Dalton, as he waltzed her on the dance floor, his dark eyes lively, his arms loose around her waist, his gaze focused on her.

Dalton taking her fishing and laughing uproariously as she battled to reel in what turned out to be a large stick.

Dalton, as they grew older and their relationship deepened, kissing her for the first time underneath the midnight canopy of stars at Hope Lake the year they were counselors.
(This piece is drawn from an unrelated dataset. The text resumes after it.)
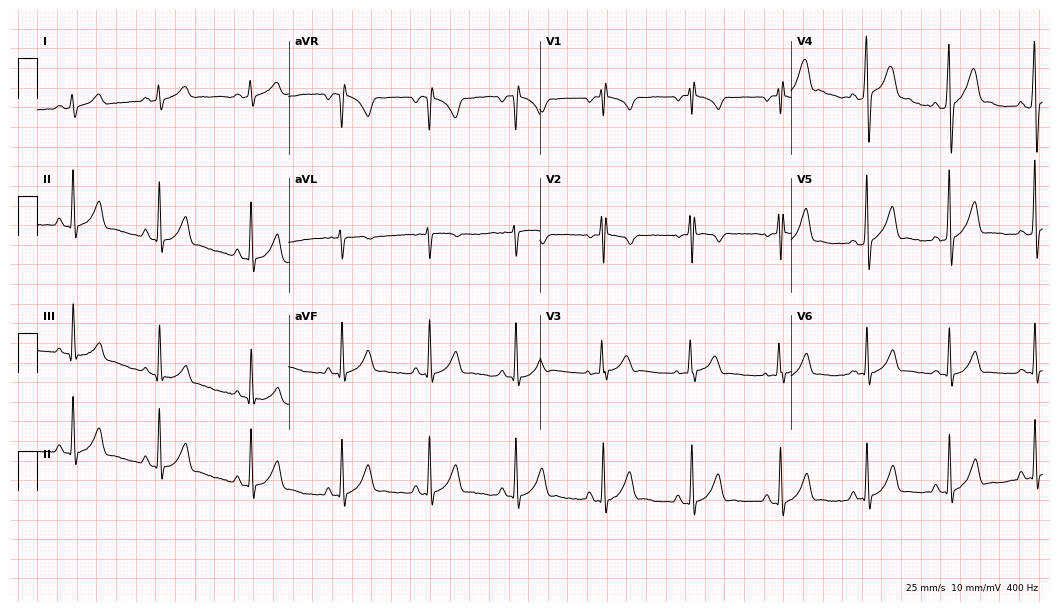
ECG (10.2-second recording at 400 Hz) — a male patient, 24 years old. Screened for six findings — first-degree AV block, right bundle branch block (RBBB), left bundle branch block (LBBB), sinus bradycardia, atrial fibrillation (AF), sinus tachycardia — none is recorded. Other findings, if any, are not listed.

Ellie hadn’t thought about Dalton in years, but the old memories were there, tucked down deep inside where she’d shoved them after he’d shattered her heart. Apparently, they’d just been waiting to tumble out. Being at the ranch stirred those memories like a long-handled spoon, scooping to the bottom to mix and blend the old emotions with the surging new ones—hurt, fear, betrayal, hope.

Part of her wanted to whip the truck around and blast out of here. But she was no longer that seventeen-year-old who’d gotten dumped on the same day she’d been accepted into Texas A&M with a full scholarship, hungry to pursue her dream of being a rodeo doctor, making the sport as safe as possible for bull riders and preventing other little girls from losing their daddy the way she and Camille had.

 She could handle Dalton Branch. She was a doctor—accomplished, self-assured, in control.